Il se donne actuellement à l’Espace Gerson à Lyon un spectacle qui   s’appelle « l’HOMME MODERNE ».  Un titre  a priori pas vraiment hilarant.

Mais le jeune homme qui le mène tambour battant vaut le détour.

 AFFICHEIl s’appelle Jérémy Charbonnel et  c’est encore un inconnu mais pas pour longtemps car son one man show a déjà fait pleurer (de rire)  les festivaliers en Avignon cette saison et il sera bientôt au théâtre du Ranelagh à Paris.

 

Jérémy Charbonnel est vraiment hilarant. Mais il ne donne pas dans la gauloiserie, la pornographie, la scatologie, la cruauté  – bref, la provoc – de la plupart de ses copains   humoristes.
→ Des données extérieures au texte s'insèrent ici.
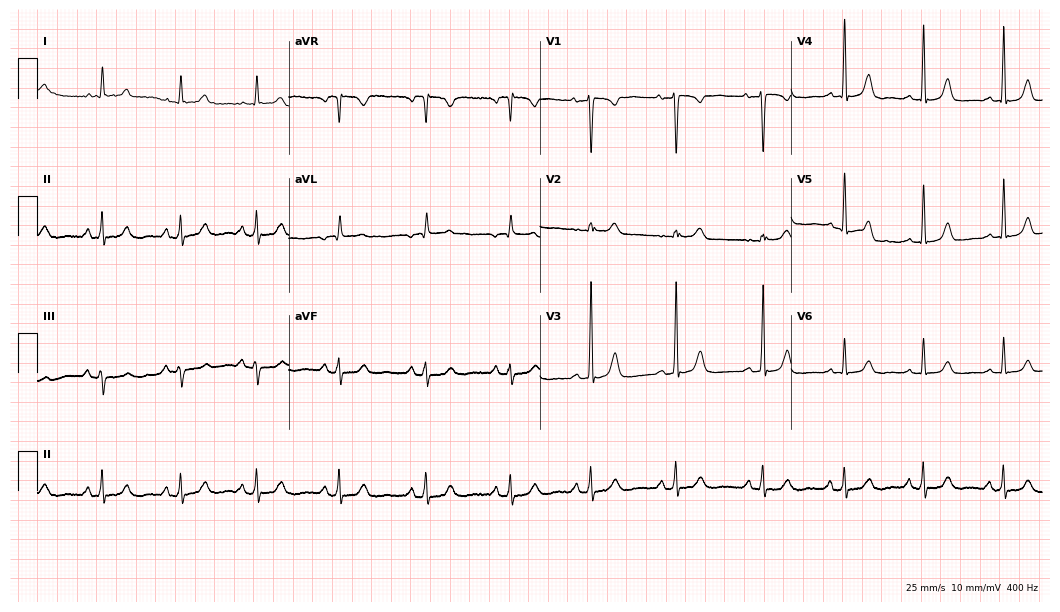
12-lead ECG from a 42-year-old woman. Recorded interpretation: within normal limits.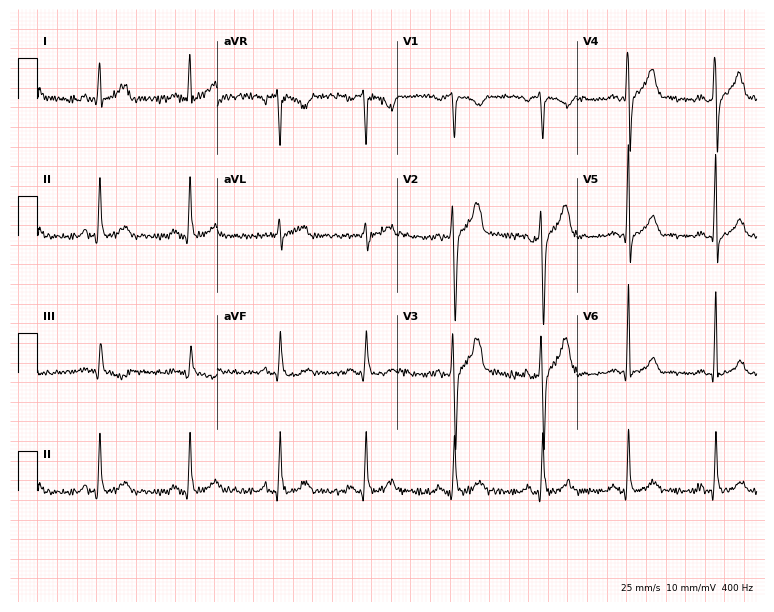
Resting 12-lead electrocardiogram. Patient: a woman, 33 years old. None of these six findings is recorded: first-degree AV block, right bundle branch block, left bundle branch block, sinus bradycardia, atrial fibrillation, sinus tachycardia.

Il a décidé d’être lui-même, c’est-à-dire un jeune homme bien élevé, élégant, charmant… mais pas seulement ! Peu à peu il dévoile l’acuité de ses dons d’observation en  incarnant des personnages très loin de lui,  des situations qu’on a tous vécues mais qu’il rend inénarrables – voyons, que je me souvienne -  la queue à la poste,  (à mourir),  le bug malvenu sur le PC,(topissime), la belle-mère à la clinique d’accouchement, (bluffant), le rom  mendiant,  (à pleurer), la DRH cougar, (grandiose)…  et la prof d’anglais, et la blonde,  je ne sais plus, il y en a tant, et tous poilants.

Il n’a pas que l’inspiration féroce mais jamais méchante, il n’a pas que des textes à l’emporte-pièce, il a la gestuelle protéiforme,  il a un visage à transformation (un catalogue d’expressions insensé) – et pourtant à la ville, il est mignon comme tout – un visage que l’on sent promis à un grand destin scénique.PORTRAIT.jpg

C’est tout ?  Non, après les louanges, il faut bien souligner les bémols, sinon je passerais pour l’amie de la famille.  Oui, il pourrait canaliser ses élans, jouer avec les silences-suspense,  revoir  les répétitions à la baisse ,   dégager l’essentiel de la scène,  gommer les effets secondaires….

Enfin, le genre de critiques que l’on fait  seulement à un  vrai professionnel pour mettre en valeur son talent.

Avec ce talent, on le sent prêt à décortiquer notre société,  source d’inépuisables scènes burlesques.   L’humour joyeux et non scabreux, c’est devenu rare.  

Nous rendre  heureux et non pas honteux d’avoir ri,  c’est la grande force des  scènes d’humour de Jérémy Charbonnel.

 

A l’Espace Gerson jusqu’au 20  septembre -  hurry up !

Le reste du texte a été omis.